AddDays(-1).ToString("yyyy-MM-dd") } },
@{Label = "summary_info"; Expression = { Create-SummaryInfo -currentItem $_ } },
@{Label = "global_field"; Expression = { Create-GlobalFields -currentItem $_ } },
@{Label = "modules"; Expression = { Create-Modules -currentItem $_ } }
}
To hash out the dependent assets like images in the exported JSON
Below are the steps here that could be executed to meet this requirement:
- Download the assets from Sitecore by right-clicking on the asset folder, choosing script, and then downloading.
- Drag and drop the contents of the downloaded folder in the asset folder created in Contentstack.
- Use Get assets of a specific folder CM API (https://{{base_url}}/v3/assets?folder=enter_your_folder_uid) of the Contentstack to get all the assets in the JSON format (images JSON file).
- Now use a PowerShell script to hash out the entries in the exported JSON file with the images JSON file by finding out a matching pattern.
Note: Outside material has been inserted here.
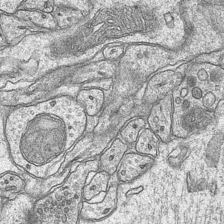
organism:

It could be based on an entry title that also exists in the image name or any other.
Once the exported JSON is ready let us talk about the import process. Do the following in your next js/react solution:
Place the exported Json (ex: news_articles_data.json) inside a data folder under your component having the code for data migration.
Create an Entry Service by using Create an entry with JSON RTE API provided by Contentstack like shown below:
import Result from '@/core/result'
import settings from '@/common/settings'
import axios from 'axios'
import posts from '../services/data/news_articles_data.json'
const createAnEntry = async () => {
const origin = 'https://' + settings.contentstack.env.apiHost
const pathname = settings.contentstack.entries.news_article_entries
const url = origin + pathname
const options = {
headers: {
'Content-Type': 'application/json',
authtoken: settings.contentstack.env.authToken,
authorization: settings.contentstack.env.authorization,
api_key: settings.contentstack.env.apikey,
},
}
try {
await Promise.all(
posts.map((post) =>
axios.post(
url,
{
entry: post,
},
options,
),
),
).then(
(response) => {
console.log('response is', response)
return Result.success(response)
},
(error) => {
return Result.fail(error)
},
)
} catch (error) {
return Result.fail('fail')
}
}
const EntryService = {
createAnEntry
}
export default EntryService
The settings file would look like this:
Lastly, make a call to this service to create the entries in your stack. As per my exerience it takes less than 5 seconds to create around one thousand entries.